於是,我把自己打算藉助宋江的關係向北邊擴張的想法說給了眾人。當然,我不會說是我的私鹽生意,而是說“揭陽三霸”的勢力影響。
聽了我的話,穆弘低頭不語,張橫和穆春只是喝酒,只有李立和童家兄弟望著我,似乎是正在等我往下說。
我知道,這些人裡李立和童家兄弟是我的死黨,畢竟都是一個地方過來的,對我言聽必從;張橫胸無大志,每天有酒喝,有錢耍就知足了;穆家老二一向沒有主見,聽他哥的。而穆弘的想法我也很清楚,他家在這揭陽鎮本就是數一數二的富戶,家大業大,吃穿不愁,讓他去挑戰未知的機遇和風險,猶豫不決也是正常的。
只要說服了穆弘,我的計劃就成了。
我對眾人說道:“兄弟們,我虛長几歲,你們叫我一聲‘哥哥’,其實我慚愧的很。我是個苦出身,家中還有年幼的弟弟妹妹,我最初販鹽是為了家裡人能活下去,承蒙李立兄弟和童家兄弟不棄,一首跟隨……”

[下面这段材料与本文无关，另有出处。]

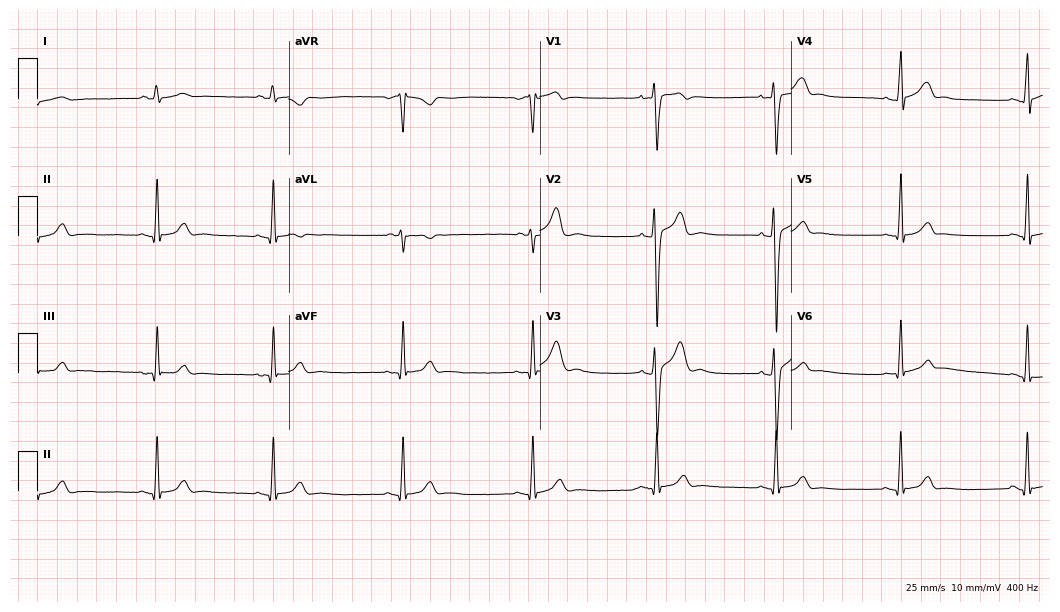
Electrocardiogram, a man, 23 years old. Interpretation includes sinus bradycardia (a sinus rate of 50 beats per minute or less).

我喝了一口酒,接著說:“後來,我來到了這揭陽鎮,遇到了穆家兄弟和張家兄弟,開始咱們之間雖然有衝突,可不打不相識嘛,咱們大家都是性情中人,要不也不可能像今天這樣坐在一起。”
“在座的各位兄弟都是頂天立地的好漢,必當有所作為!揭陽鎮雖好,可它太小了,男兒志在西方,我相信,憑咱們兄弟同心,定能創出一片新天地!”
“而宋江此人盛名在外,交友廣泛,本身是官家出身,聽說又跟北邊幾座山寨的頭領都是兄弟相稱,與他結識,必將會成為咱們將來的一大助力!”
“當然,這只是哥哥我個人的想法,做與不做,還憑各位兄弟自行斟酌。”
說要,我乾掉一碗酒,眼睛掃視眾人。
張橫和穆春停止了喝酒,怔怔地看著我;李立和童家兄弟則目光炯炯;穆弘似乎注意到了我的目光,抬起頭,舉起手中的酒說,“李大哥,你說咋弄吧?我聽你的!”
“對對對,李大哥,我們兄弟二人都聽你的!”穆春表態說。
“好事兒啊!到時候我也不用在那潯陽江上劫道了!不行,回頭我得給我家老二捎個信兒,讓他趕緊從江州回來!”張橫說。
“大哥,你拿主意吧!”
“好!”我拍了一下桌子,站起身來。
“聽說宋江在家鄉犯了事兒,將被刺配江州,必定會從咱們這揭陽鎮經過,咱們只需這般這般……”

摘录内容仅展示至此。